ING proposes that the technical standards specifically clarify, under what circumstances a swap that is used to change the nature of interest on a financial liability will qualify as a hedge for the purposes of EMIR. On CCPs, ING recommends to add the extra general requirement that a CCP should give full disclosure to the regulator and their clearing members upon request on how it calculates initial margin in terms of models and model input details upon request. ING is supportive of the fact that the ESMA document already addresses concerns around duplication of reporting requirements with MIFID, so it is good to see that acknowledged with the proposal that TRs act to satisfy both regulatory requirements.
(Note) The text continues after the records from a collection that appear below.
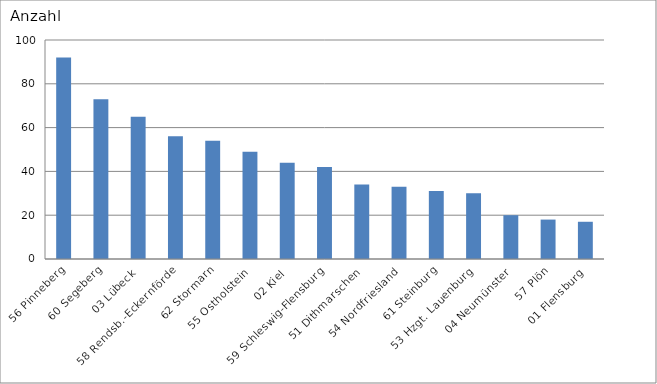
| Category | 56 Pinneberg 60 Segeberg 03 Lübeck 58 Rendsb.-Eckernförde 62 Stormarn 55 Ostholstein 02 Kiel 59 Schleswig-Flensburg 51 Dithmarschen 54 Nordfriesland 61 Steinburg 53 Hzgt. Lauenburg 04 Neumünster 57 Plön 01 Flensburg |
|---|---|
| 56 Pinneberg | 92 |
| 60 Segeberg | 73 |
| 03 Lübeck | 65 |
| 58 Rendsb.-Eckernförde | 56 |
| 62 Stormarn | 54 |
| 55 Ostholstein | 49 |
| 02 Kiel | 44 |
| 59 Schleswig-Flensburg | 42 |
| 51 Dithmarschen | 34 |
| 54 Nordfriesland | 33 |
| 61 Steinburg | 31 |
| 53 Hzgt. Lauenburg | 30 |
| 04 Neumünster | 20 |
| 57 Plön | 18 |
| 01 Flensburg | 17 |
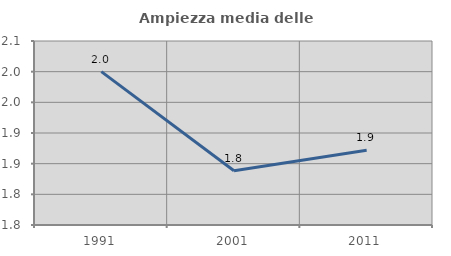
| Category | Ampiezza media delle famiglie |
|---|---|
| 1991.0 | 2 |
| 2001.0 | 1.838 |
| 2011.0 | 1.872 |
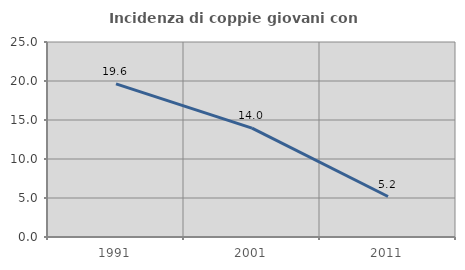
| Category | Incidenza di coppie giovani con figli |
|---|---|
| 1991.0 | 19.636 |
| 2001.0 | 13.966 |
| 2011.0 | 5.191 |
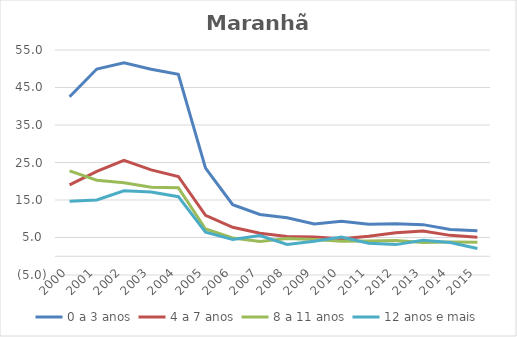
| Category | 0 a 3 anos | 4 a 7 anos | 8 a 11 anos | 12 anos e mais |
|---|---|---|---|---|
| 2000.0 | 42.519 | 19.058 | 22.768 | 14.696 |
| 2001.0 | 49.933 | 22.607 | 20.273 | 15.012 |
| 2002.0 | 51.595 | 25.552 | 19.62 | 17.478 |
| 2003.0 | 49.849 | 23.043 | 18.407 | 17.148 |
| 2004.0 | 48.53 | 21.272 | 18.297 | 15.882 |
| 2005.0 | 23.507 | 10.913 | 7.275 | 6.401 |
| 2006.0 | 13.761 | 7.718 | 4.856 | 4.475 |
| 2007.0 | 11.139 | 6.146 | 3.928 | 5.538 |
| 2008.0 | 10.257 | 5.271 | 4.727 | 3.165 |
| 2009.0 | 8.615 | 5.112 | 4.486 | 4 |
| 2010.0 | 9.304 | 4.681 | 4.027 | 5.107 |
| 2011.0 | 8.535 | 5.324 | 4.085 | 3.448 |
| 2012.0 | 8.651 | 6.257 | 4.19 | 3.105 |
| 2013.0 | 8.428 | 6.715 | 3.697 | 4.275 |
| 2014.0 | 7.139 | 5.571 | 3.792 | 3.664 |
| 2015.0 | 6.776 | 5.071 | 3.731 | 2.046 |
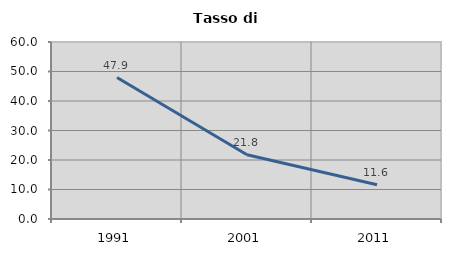
| Category | Tasso di disoccupazione   |
|---|---|
| 1991.0 | 47.942 |
| 2001.0 | 21.76 |
| 2011.0 | 11.587 |
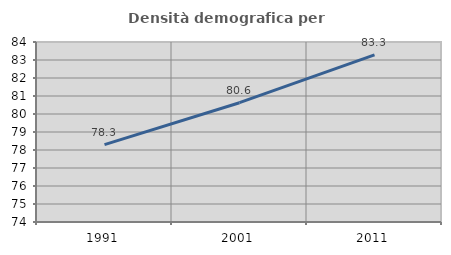
| Category | Densità demografica |
|---|---|
| 1991.0 | 78.3 |
| 2001.0 | 80.628 |
| 2011.0 | 83.282 |
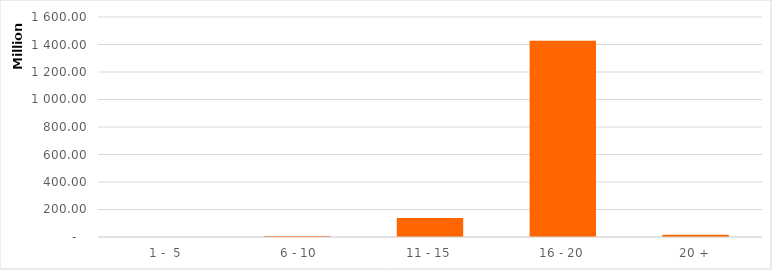
| Category | Series 0 |
|---|---|
|  1 -  5 | 0 |
|  6 - 10 | 7013447.3 |
| 11 - 15 | 137378794.9 |
| 16 - 20 | 1426993940.71 |
| 20 + | 16247127.03 |
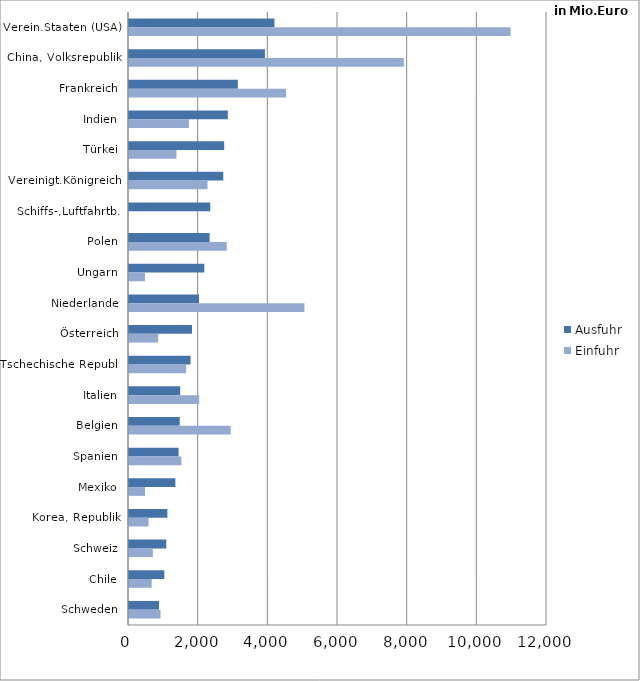
| Category | Ausfuhr | Einfuhr |
|---|---|---|
| Verein.Staaten (USA) | 4176.727 | 10955.426 |
| China, Volksrepublik | 3903.035 | 7891.605 |
| Frankreich | 3125.11 | 4510.29 |
| Indien | 2838.088 | 1719.052 |
| Türkei | 2732.707 | 1361.516 |
| Vereinigt.Königreich | 2705.831 | 2255.305 |
| Schiffs-,Luftfahrtb. | 2332.022 | 0 |
| Polen | 2314.378 | 2807.956 |
| Ungarn | 2162.666 | 457.828 |
| Niederlande | 2008.688 | 5036.218 |
| Österreich | 1808.972 | 837.806 |
| Tschechische Republ. | 1767.288 | 1638.208 |
| Italien | 1469.841 | 2014.331 |
| Belgien | 1455.706 | 2919.477 |
| Spanien | 1423.083 | 1503.564 |
| Mexiko | 1331.032 | 462.033 |
| Korea, Republik | 1102.606 | 561.666 |
| Schweiz | 1069.49 | 684.487 |
| Chile | 1014.059 | 650.854 |
| Schweden | 862.094 | 905.663 |
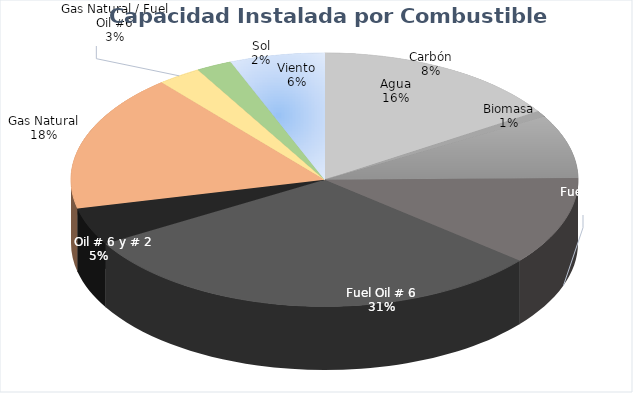
| Category | Potencia  (MW) | % |
|---|---|---|
| Agua | 615.7 | 0.159 |
| Biomasa | 30 | 0.008 |
| Carbón | 313.6 | 0.081 |
| Fuel Oil # 2 | 434.5 | 0.112 |
| Fuel Oil # 6 | 1180.9 | 0.305 |
| Fuel Oil # 6 y # 2 | 185 | 0.048 |
| Gas Natural | 678.3 | 0.175 |
| Gas Natural / Fuel Oil #6 | 108 | 0.028 |
| Sol | 88 | 0.023 |
| Viento | 233.5 | 0.06 |
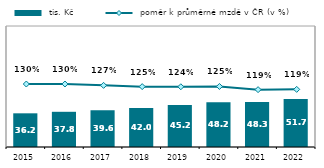
| Category |  tis. Kč |
|---|---|
| 2015.0 | 36.187 |
| 2016.0 | 37.825 |
| 2017.0 | 39.612 |
| 2018.0 | 42.016 |
| 2019.0 | 45.219 |
| 2020.0 | 48.175 |
| 2021.0 | 48.322 |
| 2022.0 | 51.688 |
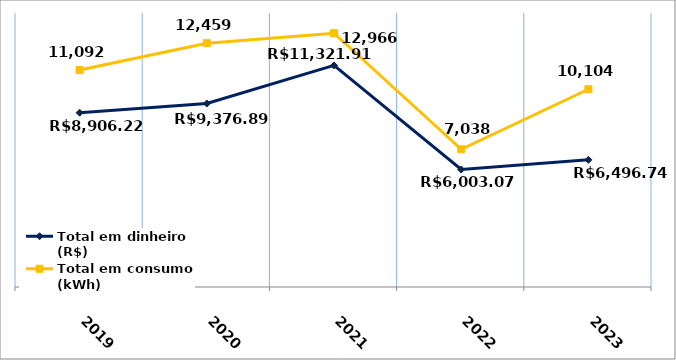
| Category | Total em dinheiro (R$) | Total em consumo (kWh) |
|---|---|---|
| 2019.0 | 8906.22 | 11092 |
| 2020.0 | 9376.89 | 12459 |
| 2021.0 | 11321.91 | 12966 |
| 2022.0 | 6003.07 | 7038 |
| 2023.0 | 6496.74 | 10104 |
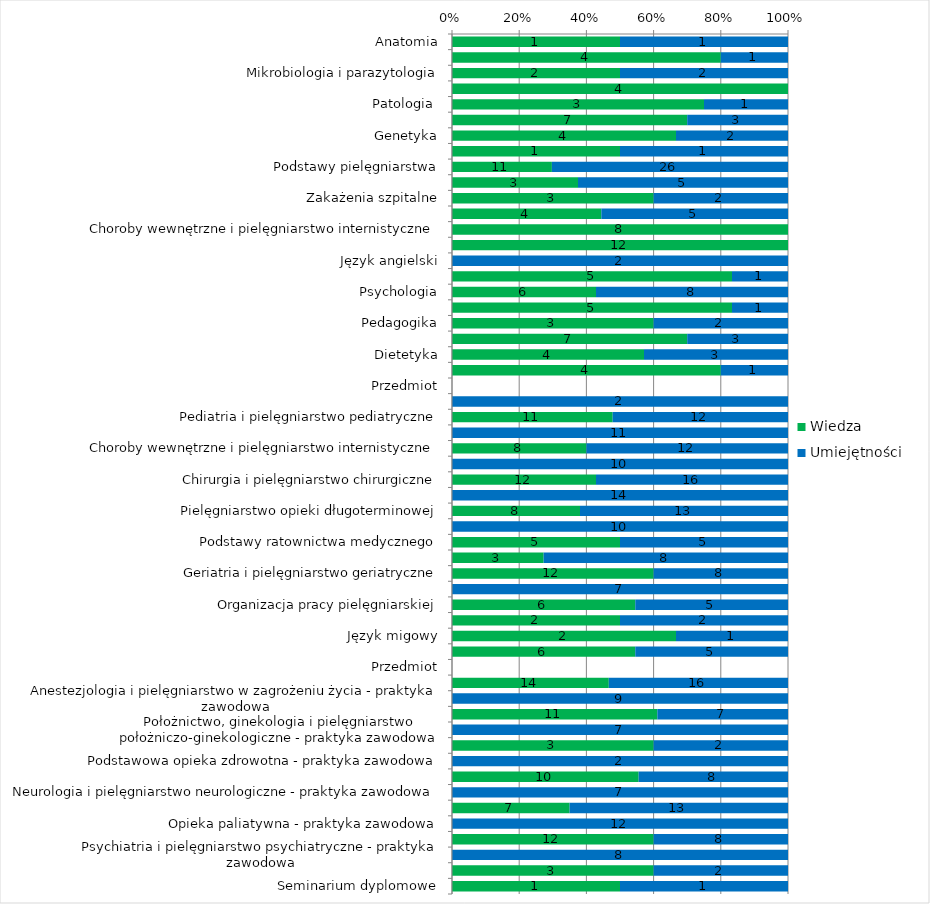
| Category | Wiedza | Umiejętności |
|---|---|---|
| Anatomia | 1 | 1 |
| Biochemia i biofizyka | 4 | 1 |
| Mikrobiologia i parazytologia | 2 | 2 |
| Fizjologia | 4 | 0 |
| Patologia  | 3 | 1 |
| Farmakologia | 7 | 3 |
| Genetyka | 4 | 2 |
| Radiologia | 1 | 1 |
| Podstawy pielęgniarstwa | 11 | 26 |
| Promocja zdrowia | 3 | 5 |
| Zakażenia szpitalne | 3 | 2 |
| Badanie fizykalne | 4 | 5 |
| Choroby wewnętrzne i pielęgniarstwo internistyczne | 8 | 0 |
| Chirurgia i pielęgniarstwo chirurgiczne | 12 | 0 |
| Język angielski | 0 | 2 |
| Prawo medyczne | 5 | 1 |
| Psychologia | 6 | 8 |
| Socjologia | 5 | 1 |
| Pedagogika | 3 | 2 |
| Zdrowie Publiczne | 7 | 3 |
| Dietetyka | 4 | 3 |
| Etyka zawodu pielęgniarki | 4 | 1 |
| Przedmiot | 0 | 0 |
| Język angielski | 0 | 2 |
| Pediatria i pielęgniarstwo pediatryczne | 11 | 12 |
| Pediatria i pielęgniarstwo pediatryczne - praktyka zawodowa | 0 | 11 |
| Choroby wewnętrzne i pielęgniarstwo internistyczne | 8 | 12 |
| Choroby wewnętrzne i pielęgniarstwo internistyczne - praktyka zawodowa | 0 | 10 |
| Chirurgia i pielęgniarstwo chirurgiczne | 12 | 16 |
| Chirurgia i pielęgniarstwo chirurgiczne - praktyka zawodowa | 0 | 14 |
| Pielęgniarstwo opieki długoterminowej | 8 | 13 |
| Pielęgniarstwo opieki długoterminowej - praktyka zwodowa | 0 | 10 |
| Podstawy ratownictwa medycznego | 5 | 5 |
| Podstawy rehabilitacji  | 3 | 8 |
| Geriatria i pielęgniarstwo geriatryczne | 12 | 8 |
| Geriatria i pielęgniarstwo geriatryczne - praktyka zawodowa | 0 | 7 |
| Organizacja pracy pielęgniarskiej | 6 | 5 |
| Systemy informacji w ochronie zdrowia | 2 | 2 |
| Język migowy | 2 | 1 |
| Współpraca w zespołach opieki zdrowotnej  | 6 | 5 |
| Przedmiot | 0 | 0 |
| Anestezjologia i pielęgniarstwo w zagrożeniu życia | 14 | 16 |
| Anestezjologia i pielęgniarstwo w zagrożeniu życia - praktyka zawodowa | 0 | 9 |
| Położnictwo, ginekologia i pielęgniarstwo położniczo-ginekologiczne | 11 | 7 |
| Położnictwo, ginekologia i pielęgniarstwo położniczo-ginekologiczne - praktyka zawodowa | 0 | 7 |
| Podstawowa opieka zdrowotna | 3 | 2 |
| Podstawowa opieka zdrowotna - praktyka zawodowa | 0 | 2 |
| Neurologia i pielęgniarstwo neurologiczne | 10 | 8 |
| Neurologia i pielęgniarstwo neurologiczne - praktyka zawodowa | 0 | 7 |
| Opieka paliatywna | 7 | 13 |
| Opieka paliatywna - praktyka zawodowa | 0 | 12 |
| Psychiatria i pielęgniarstwo psychiatryczne | 12 | 8 |
| Psychiatria i pielęgniarstwo psychiatryczne - praktyka zawodowa | 0 | 8 |
| Badania naukowe w pielęgniarstwie | 3 | 2 |
| Seminarium dyplomowe | 1 | 1 |
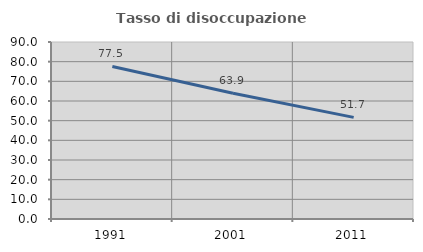
| Category | Tasso di disoccupazione giovanile  |
|---|---|
| 1991.0 | 77.549 |
| 2001.0 | 63.941 |
| 2011.0 | 51.664 |
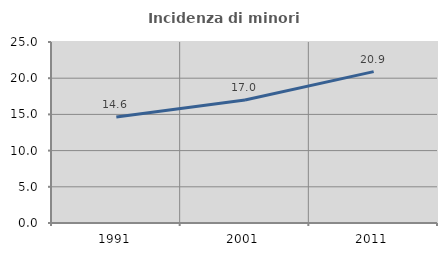
| Category | Incidenza di minori stranieri |
|---|---|
| 1991.0 | 14.634 |
| 2001.0 | 16.981 |
| 2011.0 | 20.909 |
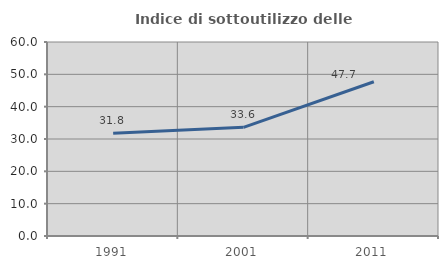
| Category | Indice di sottoutilizzo delle abitazioni  |
|---|---|
| 1991.0 | 31.78 |
| 2001.0 | 33.6 |
| 2011.0 | 47.703 |
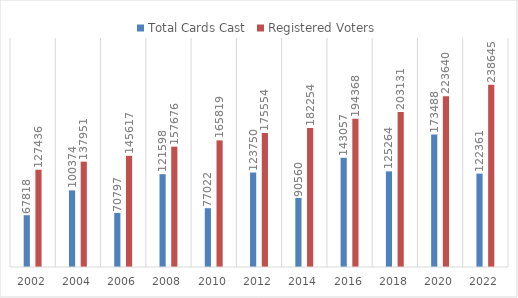
| Category | Total Cards Cast | Registered Voters |
|---|---|---|
| 2002.0 | 67818 | 127436 |
| 2004.0 | 100374 | 137951 |
| 2006.0 | 70797 | 145617 |
| 2008.0 | 121598 | 157676 |
| 2010.0 | 77022 | 165819 |
| 2012.0 | 123750 | 175554 |
| 2014.0 | 90560 | 182254 |
| 2016.0 | 143057 | 194368 |
| 2018.0 | 125264 | 203131 |
| 2020.0 | 173488 | 223640 |
| 2022.0 | 122361 | 238645 |
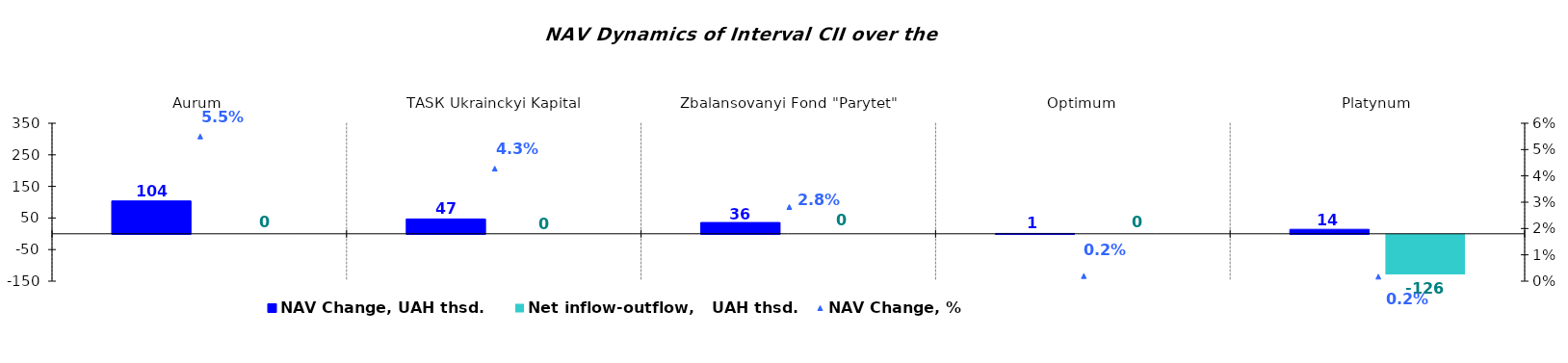
| Category | NAV Change, UAH thsd. | Net inflow-outflow,   UAH thsd. |
|---|---|---|
| Аurum | 104.008 | 0 |
| ТАSК Ukrainckyi Kapital | 46.947 | 0 |
| Zbalansovanyi Fond "Parytet" | 35.748 | 0 |
| Optimum | 1.1 | 0 |
| Platynum | 14.103 | -125.673 |
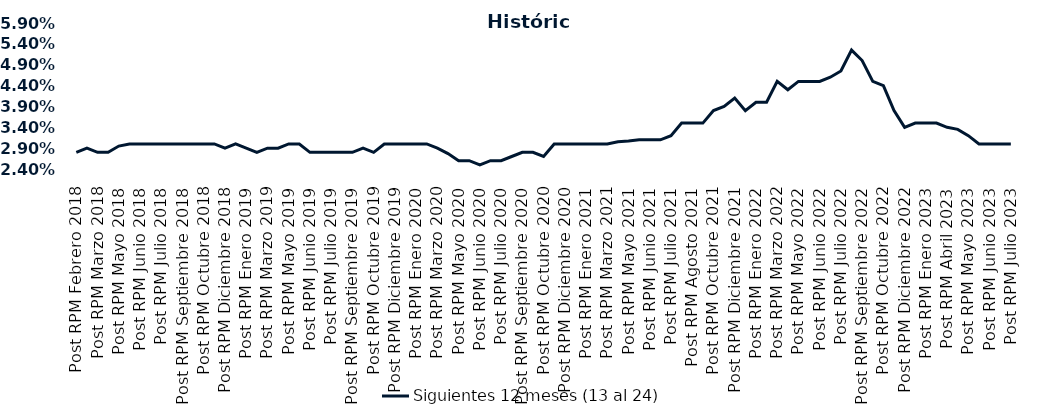
| Category | Siguientes 12 meses (13 al 24)  |
|---|---|
| Post RPM Febrero 2018 | 0.028 |
| Pre RPM Marzo 2018 | 0.029 |
| Post RPM Marzo 2018 | 0.028 |
| Pre RPM Mayo 2018 | 0.028 |
| Post RPM Mayo 2018 | 0.03 |
| Pre RPM Junio 2018 | 0.03 |
| Post RPM Junio 2018 | 0.03 |
| Pre RPM Julio 2018 | 0.03 |
| Post RPM Julio 2018 | 0.03 |
| Pre RPM Septiembre 2018 | 0.03 |
| Post RPM Septiembre 2018 | 0.03 |
| Pre RPM Octubre 2018 | 0.03 |
| Post RPM Octubre 2018 | 0.03 |
| Pre RPM Diciembre 2018 | 0.03 |
| Post RPM Diciembre 2018 | 0.029 |
| Pre RPM Enero 2019 | 0.03 |
| Post RPM Enero 2019 | 0.029 |
| Pre RPM Marzo 2019 | 0.028 |
| Post RPM Marzo 2019 | 0.029 |
| Pre RPM Mayo 2019 | 0.029 |
| Post RPM Mayo 2019 | 0.03 |
| Pre RPM Junio 2019 | 0.03 |
| Post RPM Junio 2019 | 0.028 |
| Pre RPM Julio 2019 | 0.028 |
| Post RPM Julio 2019 | 0.028 |
| Pre RPM Septiembre 2019 | 0.028 |
| Post RPM Septiembre 2019 | 0.028 |
| Pre RPM Octubre 2019 | 0.029 |
| Post RPM Octubre 2019 | 0.028 |
| Pre RPM Diciembre 2019 | 0.03 |
| Post RPM Diciembre 2019 | 0.03 |
| Pre RPM Enero 2020 | 0.03 |
| Post RPM Enero 2020 | 0.03 |
| Pre RPM Marzo 2020 | 0.03 |
| Post RPM Marzo 2020 | 0.029 |
| Pre RPM Mayo 2020 | 0.028 |
| Post RPM Mayo 2020 | 0.026 |
| Pre RPM Junio 2020 | 0.026 |
| Post RPM Junio 2020 | 0.025 |
| Pre RPM Julio 2020 | 0.026 |
| Post RPM Julio 2020 | 0.026 |
| Pre RPM Septiembre 2020 | 0.027 |
| Post RPM Septiembre 2020 | 0.028 |
| Pre RPM Octubre 2020 | 0.028 |
| Post RPM Octubre 2020 | 0.027 |
| Pre RPM Diciembre 2020 | 0.03 |
| Post RPM Diciembre 2020 | 0.03 |
| Pre RPM Enero 2021 | 0.03 |
| Post RPM Enero 2021 | 0.03 |
| Pre RPM Marzo 2021 | 0.03 |
| Post RPM Marzo 2021 | 0.03 |
| Pre RPM Mayo 2021 | 0.031 |
| Post RPM Mayo 2021 | 0.031 |
| Pre RPM Junio 2021 | 0.031 |
| Post RPM Junio 2021 | 0.031 |
| Pre RPM Julio 2021 | 0.031 |
| Post RPM Julio 2021 | 0.032 |
| Pre RPM Agosto 2021 | 0.035 |
| Post RPM Agosto 2021 | 0.035 |
| Pre RPM Octubre 2021 | 0.035 |
| Post RPM Octubre 2021 | 0.038 |
| Pre RPM Diciembre 2021 | 0.039 |
| Post RPM Diciembre 2021 | 0.041 |
| Pre RPM Enero 2022 | 0.038 |
| Post RPM Enero 2022 | 0.04 |
| Pre RPM Marzo 2022 | 0.04 |
| Post RPM Marzo 2022 | 0.045 |
| Pre RPM Mayo 2022 | 0.043 |
| Post RPM Mayo 2022 | 0.045 |
| Pre RPM Junio 2022 | 0.045 |
| Post RPM Junio 2022 | 0.045 |
| Pre RPM Julio 2022 | 0.046 |
| Post RPM Julio 2022 | 0.048 |
| Pre RPM Septiembre 2022 | 0.052 |
| Post RPM Septiembre 2022 | 0.05 |
| Pre RPM Octubre 2022 | 0.045 |
| Post RPM Octubre 2022 | 0.044 |
| Pre RPM Diciembre 2022 | 0.038 |
| Post RPM Diciembre 2022 | 0.034 |
| Pre RPM Enero 2023 | 0.035 |
| Post RPM Enero 2023 | 0.035 |
| Pre RPM Abril 2023 | 0.035 |
| Post RPM Abril 2023 | 0.034 |
| Pre RPM Mayo 2023 | 0.034 |
| Post RPM Mayo 2023 | 0.032 |
| Pre RPM Junio 2023 | 0.03 |
| Post RPM Junio 2023 | 0.03 |
| Pre RPM Julio 2023 | 0.03 |
| Post RPM Julio 2023 | 0.03 |

ING does not believe the tremendous reconciliation effort that the current draft guidelines propose is balanced appropriately with the added value of such reconciliations especially with regard to (often non-financial) counterparties with less than 300 OTC Derivatives. A more detailed substantiation and alternative proposal is included in the following pages. With regard to TRs, ING recommends that all items in the section on exposures (section 2e) should in line with the referenced article 11 only apply to (collateral exchanged in the context of) OTC Derivatives.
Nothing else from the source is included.